Even though 12k head Taylor Deupree has made it a point in recent years to focus on face-to-face collaborations (as opposed to file swapping), the two most recent products of this have their own distinct sense of isolation and loneliness to them. With Cameron Webb's Seaworthy, it is literal: the record perfectly captures the feeling of being alone in the woods with only an acoustic guitar present. With legendary artist Ryuichi Sakamoto, it is more of an implied, intimate and hushed loneliness via muted tones and extended ambience.
Wood, Winter, Hollow is the most organic and stripped down of these two projects, with untreated field recordings interspersed between the three long pieces. Recorded during the winter in a New York nature reserve after Hurricane Sandy, the constant sound of snapping branches conjures the disarray of the area perfectly. With the absence of animal life due to the season, there is a cold isolation prominent throughout.
These recordings make their way into the three compositions reflected in the title. "Wood" sounds like riverside recordings, with heavy emphasis on acoustic guitar that may have only the slightest of processing and treatment to them. The electronic influence is a little more prevalent on "Winter", with some ever so slight pitch bending and intentional digital clipping to offset the guitar. What might be a soft passage of electronics (or electronically treated organic instrumentation) cautiously underscores everything, even when it ends in an uncharacteristically lo-fi collapse.
"Hollow" turns up some bells to be paired alongside the guitar, with what may be actual analog synths making themselves known, even with the more aggressive field recordings. The latter moments become surprisingly raw and chaotic, given the otherwise restrained nature of the album, but then end in a quiet, tranquil moment.
Disappearance, Deupree’s collaboration with Sakamoto, is more of a studio product, and unsurprisingly has some obvious, untreated piano playing. However, at times the notes are just as important as the sounds surrounding them, such as the varying registered tones of "Jyaku," which are interspersed with what sounds like in-studio found sounds and organic movements.
The sparseness is upset by bits of digital interference and more monolithic, expansive tones on "Frozen Fountain," which manages to be simultaneously rich, yet sparse in its overall composition. Buzzing strings and a delicate, churning textural foundation on "Ghost Road" are a perfect fit for the title, conjuring a sense of passing spirits in the distance.
"This Window" in some ways feels like a subtle reference to the Wood, Winter, Hollow with its sounds feeling like an isolated, chilly forest, albeit underscored by a piano flourish. Slowly, but steadily, it transitions from frigid, gale winds into a rich passage of tone and an inviting warmth.

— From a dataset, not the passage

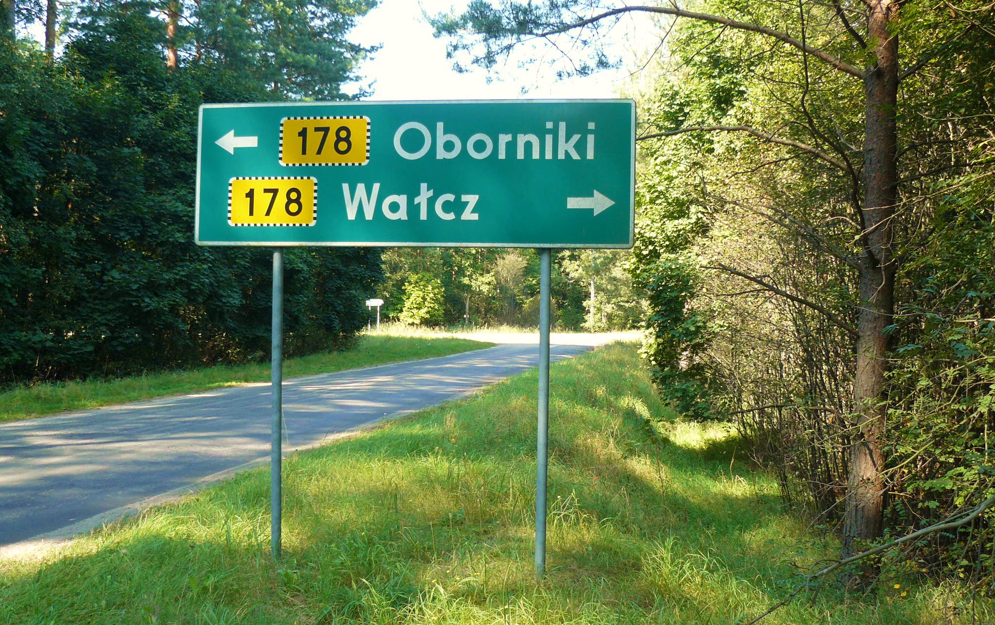 Draoga nr 178 koło Trzcianki.
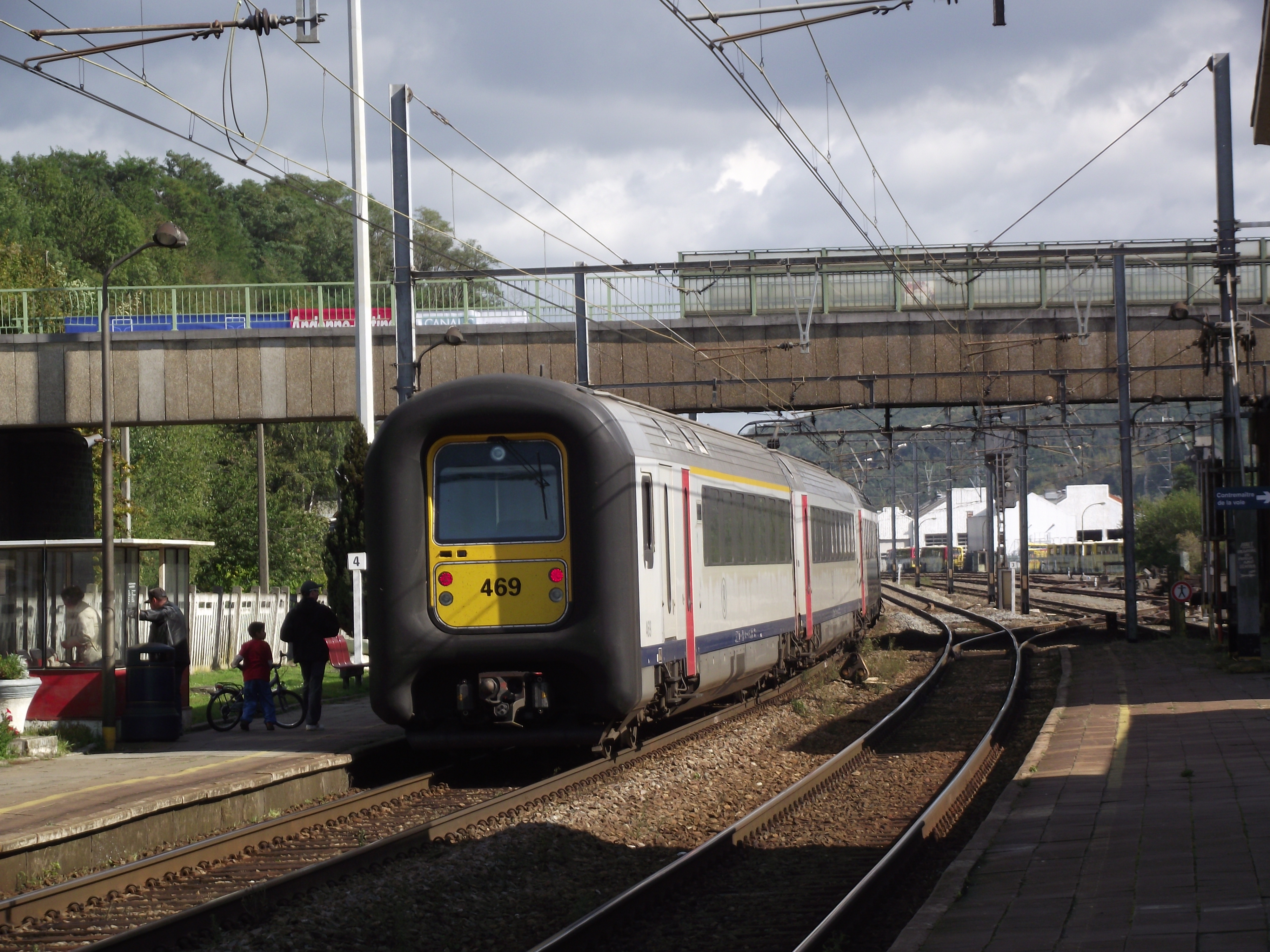 AM 96 treinstel in Andenne station vertrekt.

Ichiko Aoba makes an appearance on the long closer "Curl to Me," with her heartbeat becoming the rhythmic foundation. Filtered rising and falling tones and elongated, stretched out tones make for a beautiful, yet isolated experience, with the heartbeat feeling like the only organic elements to be had. Aoba's vocals appear too, and they are so slow and faint they are almost imperceptible, but work perfectly given the intimacy of the song.

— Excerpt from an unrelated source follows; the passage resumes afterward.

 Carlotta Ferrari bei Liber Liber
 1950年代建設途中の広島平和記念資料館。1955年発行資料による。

I was impressed with the moments on Wood, Winter, Hollow in which things took on more clearly dissonant, low fidelity turns, but as a whole Disappearance is the richer experience for me. The guitar and field recordings on the former is a bit too rooted in Deupree's comfort zone, so I was pleased to hear his distinct, light touch given to an album that sounded a lot different than his recent works, which is the case with Disappearance. Both, however, are exemplary, yet significantly different albums of minimalist brilliance.